Here we use PyTorch Lightning which reduces boilerplate code (essentially it reduces the amount of code we need to write if we want to build other neural network models by generalizing 'training', 'validating' and 'testing').

The steps here are to tell the neural network:

  • How our data will be structured. This is different to the structure before, here we want to tell our model how the features (i.e. knot coordinates) and their labels (i.e. associated knot type) are to be passed into the model.
  • What the forward step is: what set of layers and sizes are we passing our data through? (This is what we defined earlier)
  • How and when do we define and apply the 'loss' for our problem, is it MSE, CCL?
  • How do we evaluate the model post training?
  • What optimizer do we need to use?
In [ ]:
class NN(pl.LightningModule):
    def __init__(self, model, loss, opt):
        super().__init__()
        
        self.model = model
        self.loss = loss
        self.optimiser = opt

    def forward(self, x):
        # apply model layers
        x = self.model(x)
        return x

    def training_step(self, batch, batch_idx, loss_name = 'train_loss'):
        # training
        ### FINISH ME ### = batch
        z = self.forward(### FINISH ME ###)
        loss = self.loss(### FINISH ME ###)
        self.log(loss_name, loss, on_epoch=True, on_step=True)
        return loss
    
    def validation_step(self, batch, batch_idx, loss_name = 'val_loss'):
        # validation
        ### FINISH ME ### = batch
        z = ### FINISH ME ###
        loss = ### FINISH ME ###
        self.log(loss_name, loss, prog_bar=True, on_epoch=True, on_step=True)
        return loss
    
    def test_step(self, batch, batch_idx, loss_name ='test_loss'):

        # test
        # Now, revisit the structure we had for training and validation steps and replicate, specifically we need to pass the batch
        # and its x, y data into a forward pass and evaluate the loss

        ### FINISH ME ###

        _, predicted = torch.max(z.data, 1) 
        test_acc = torch.sum(y == predicted).item() / (len(y)*1.0) 

        # log outputs
        self.log_dict({'test_loss': loss, 'test_acc': test_acc})

        return loss

    def configure_optimizers(self):
        return self.optimiser

Initializing our newly built model¶

Now that we've built a model, and told it how to generally update, we can specifically define the following depending on what problem we would like to train our model on:

  • The input shape of the model, is it a matrix of size (100, 3) defining the coordinates of a knot embedding? Or are we wanting to pass a measure we took on the knot?
  • What loss function we want to use - defining how our model performance is evaluated.
  • What optimizer we want to use - defining how our model is updated.

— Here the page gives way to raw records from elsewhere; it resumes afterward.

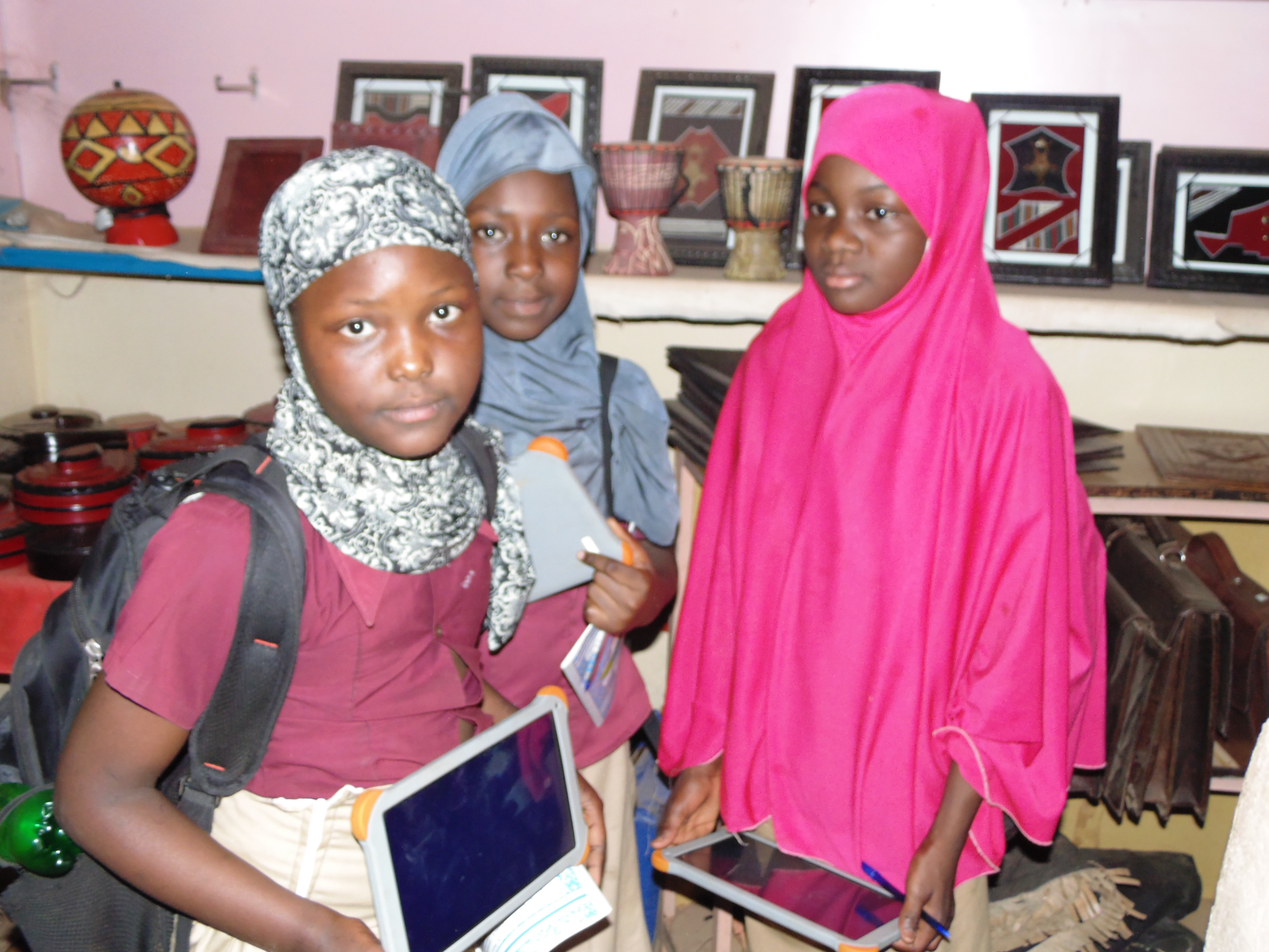 Wikichallenge 2019
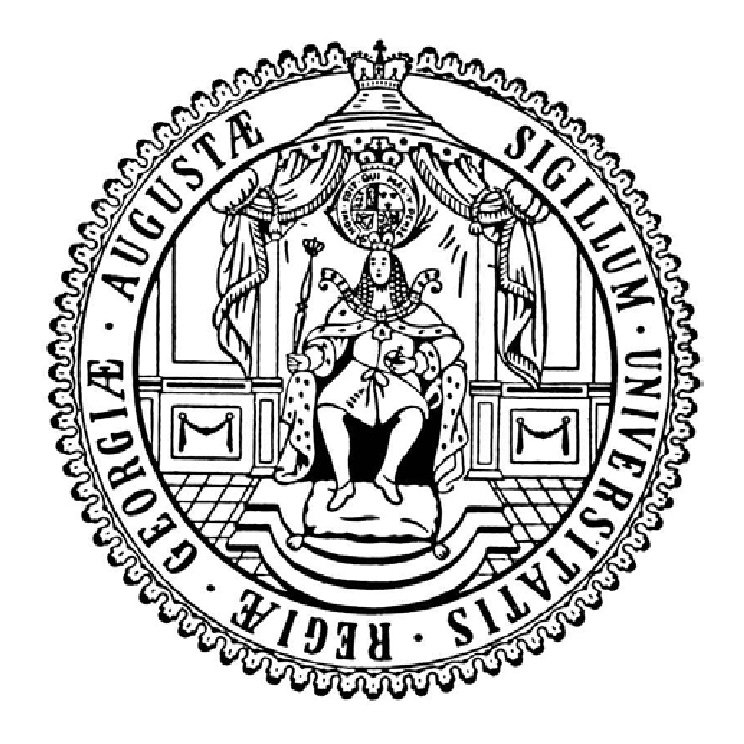 Siegel der Georg-August-Universität Göttingen 1737 / Seal of the Göttingen University 1737
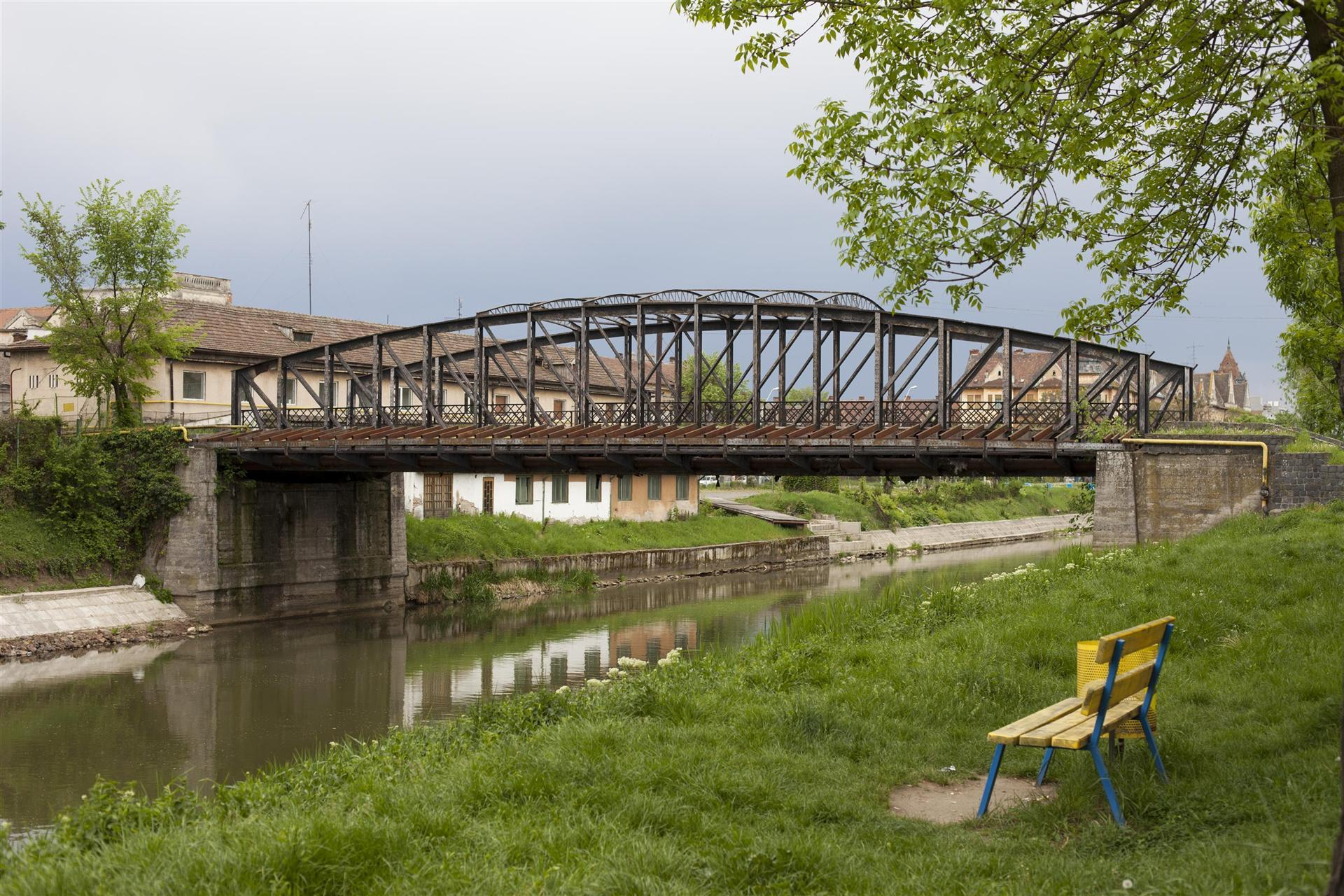 Podul de Fier de pe Canalul Bega
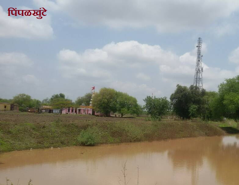 Pimpalkhunte Side view Near Temple
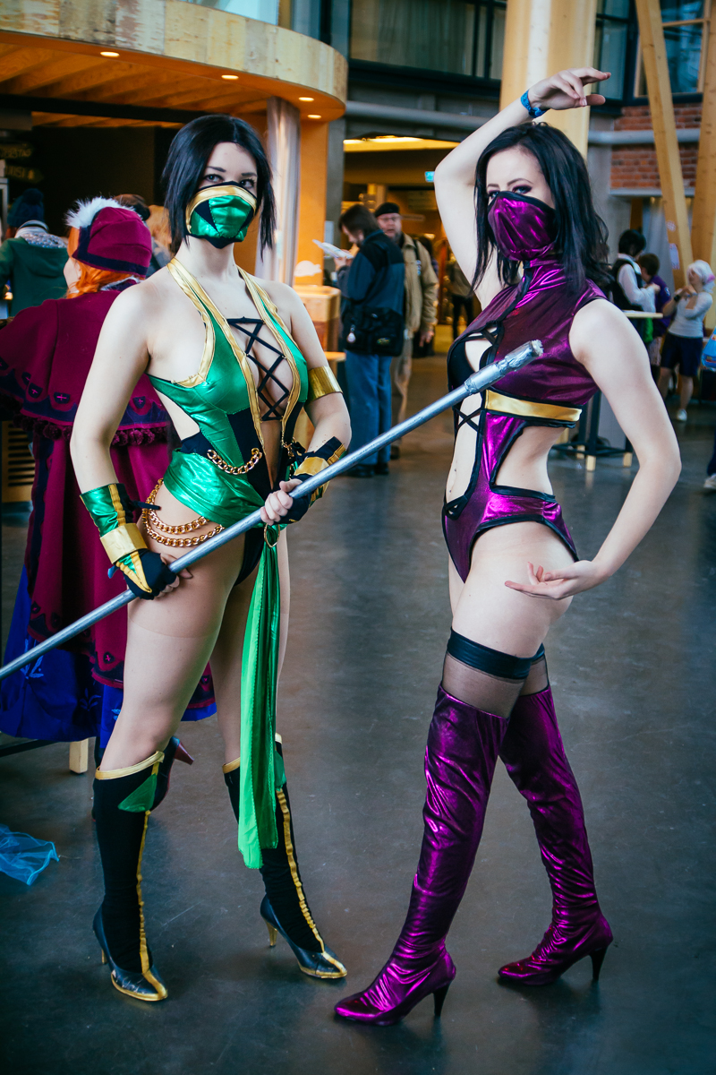 Desucon Frostbite 2014
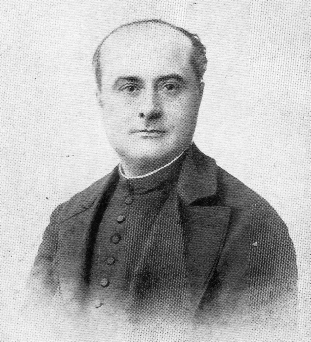 L'abbé Eugène Bossard vers l'âge de 35 ans (vers 1888).
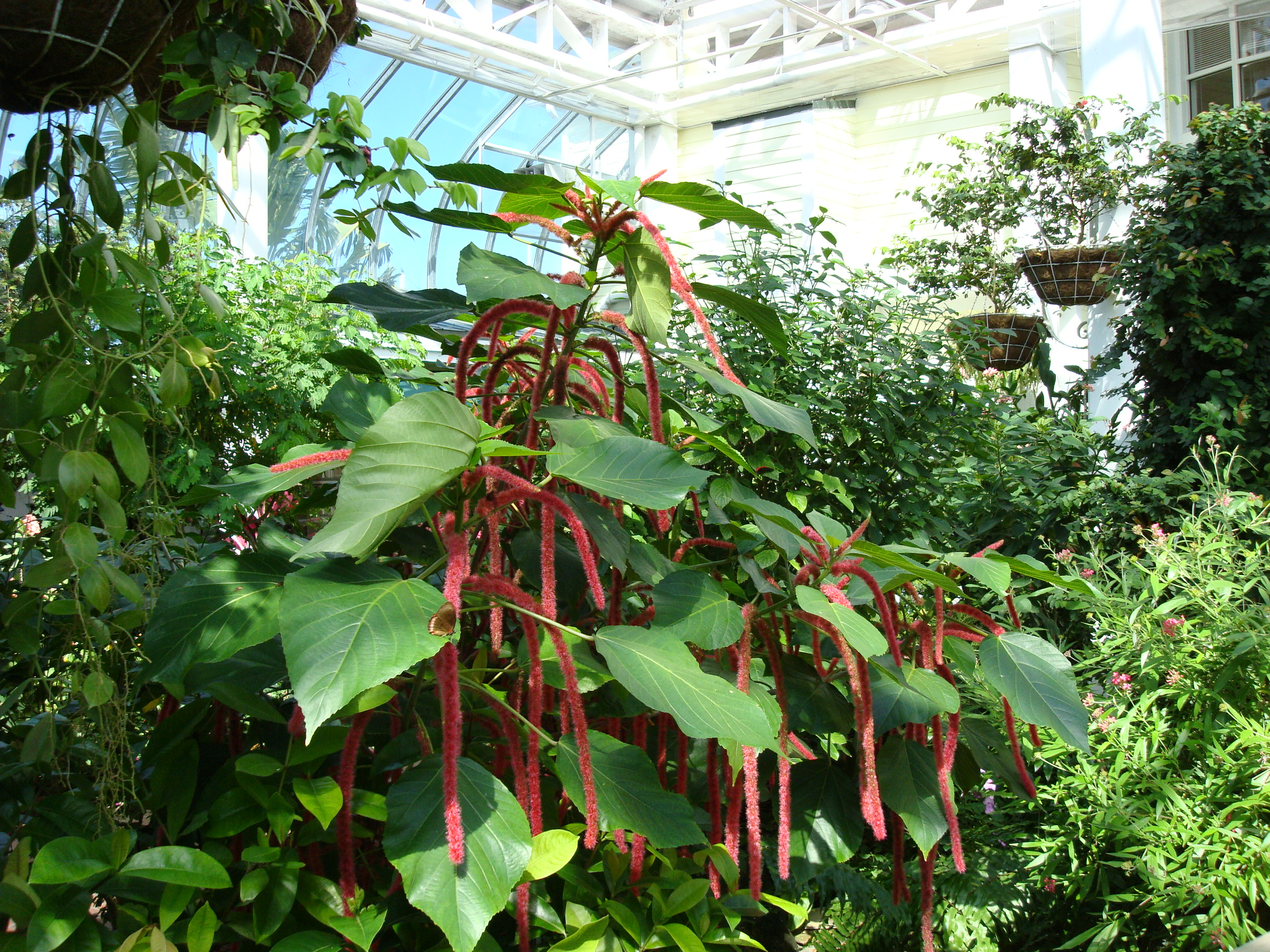 Butterfly Garden
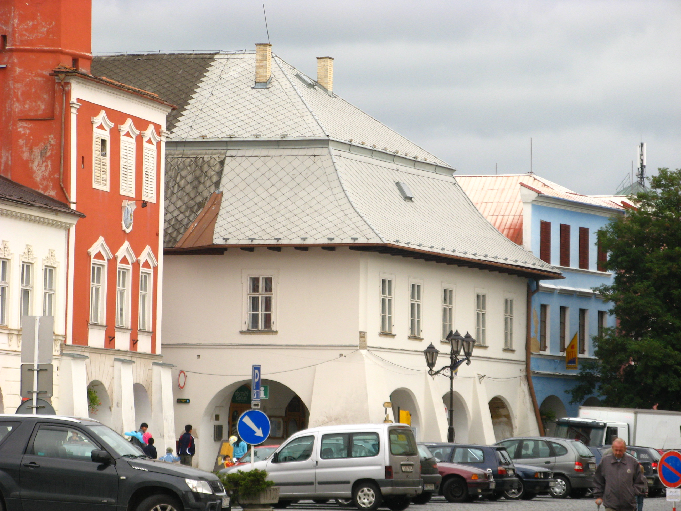 Dům U mouřenína na Náměstí míru ve Svitavách
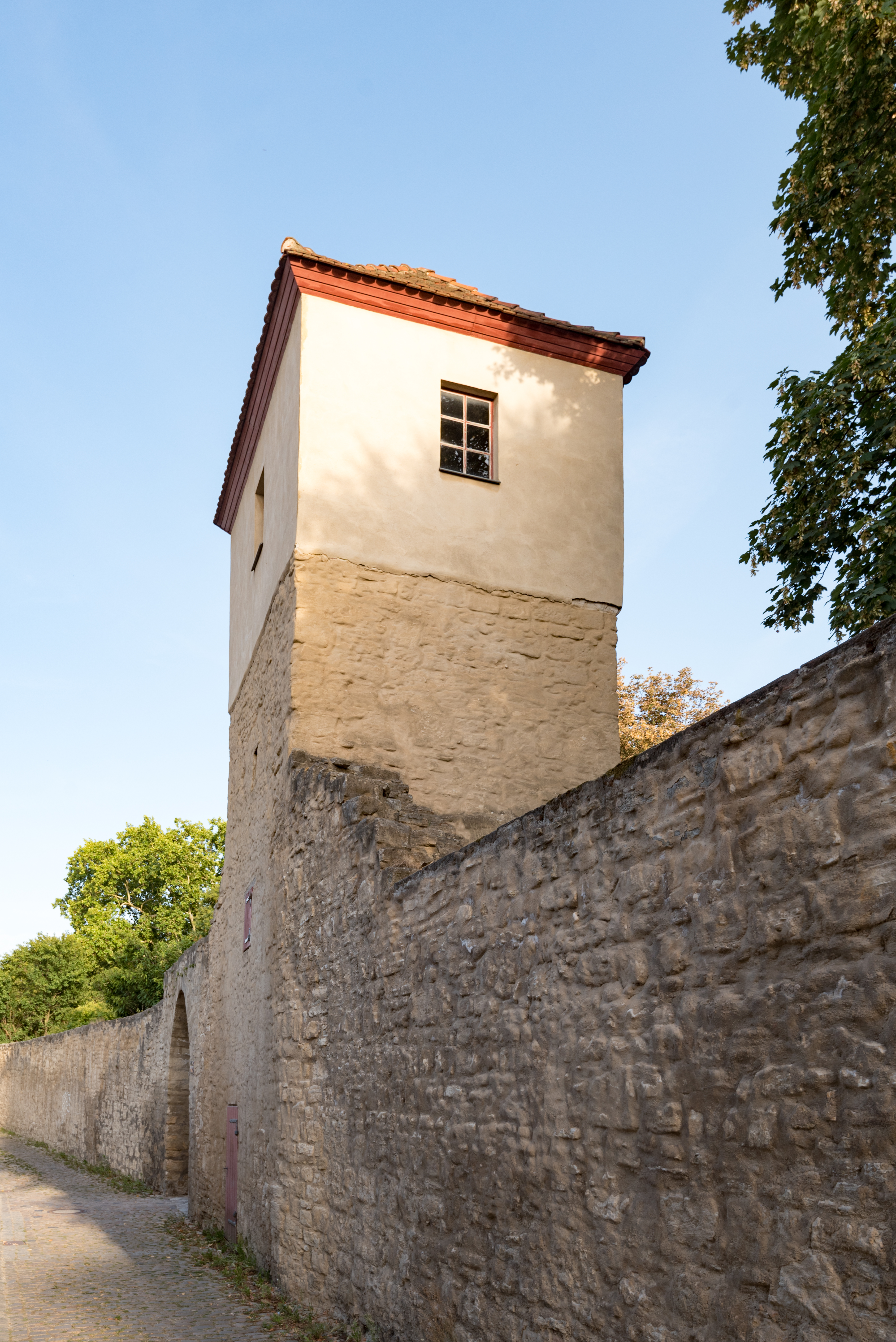 Naumburg (Saale), Wenzelsmauer, Stadtmauer
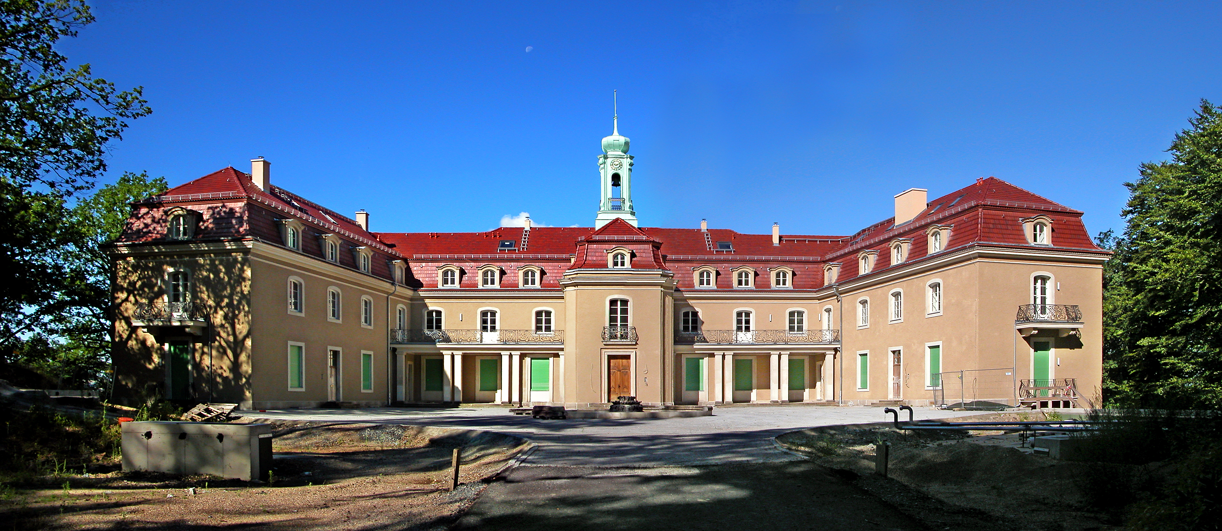 09.07.2012 Dresden-Wachwitz, Kotzschweg (51.046145,13.829167): Schloß Wachwitz (Oberwachwitz), Hofseite. Der Königliche Weinberg in Wachwitz geht auf Prinz Friedrich August zurück, der seit 1824 das Areal am Berghang aufkaufte. Dazu gehörte auch der Weinberg des Ritterguts Wachwitz. Im Gegensatz zu den Königsschlössern wurde nach dem Ende der Monarchie 1918 der Wachwitzer Weinberg als Privatbesitz des vormaligen Königshauses nicht enteignet. Prinz Friedrich Christian, der sich nunmehr Markgraf von Meißen nannte und nun in Dresden eine standesgemäße Unterkunft suchte, ließ sich auf dem Wachwitzer Weinberg 1936/37 ein Schloß errichten. Die Pläne erstellte das Dresdner Architekturbüro Lossow & Kühne, Josef von Lamatsch arbeitete die Pläne aus. Es wirkt wie ein Barockschloß aus vergangenen Zeiten. In der DDR-Zeit war hier ein Hotel des sowjetischen Ministeriums für Außenhandel, dann Sonderschule der FDJ und nach 1990 Tagungsstätte der Medizinischen Akademie "Carl Gustav Carus". Seit 1993 stand es leer. Nach der Wende forderte Maria Emanuel Markgraf von Meißen den Wachwitzer Weinberg für das Haus Wettin zurück, aber der Rechtsstreit ging zugunsten des Freistaates Sachsen aus. Seit 2006 gehört das Gelände der Dresdner Immobilienfirma WK. [DSCNn4270-4271.TIF]20120709030MDR.JPG(c)Blobelt

Lets start by training on the XYZ coordinates of the knot embedding

In [ ]:
dtype = "XYZ"
knots = ["0_1", "3_1", "4_1", "5_1", "5_2"]

input_shape = ### FINISH ME ###
output_shape = ### FINISH ME ###

FFNN = FFNNModel(input_shape, output_shape)
loss_fn = ### FINISH ME ### (Make the appropriate loss function choice for a CLASSIFICATION problem: refer to PyTorch documentation if unsure)
optimizer = optim.Adam(FFNN.parameters(), lr=### FINISH ME ###)

Avoiding overfitting¶

A common problem with machine learning is overfitting to the data that it is being trained on, and therefore not being able to generalize beyond that, to mitigate this we implement 'early stopping'. Early stopping checks our validation loss every epoch, which is the loss on a small partition of unseen data, not in our training dataset. It ensures that validation loss reduces along with training loss, ensuring the models capability to generalize. Specifically, here we define a 'patience (number of epochs)' in which our validation loss must decrease, if this doesnt occur the model terminates training.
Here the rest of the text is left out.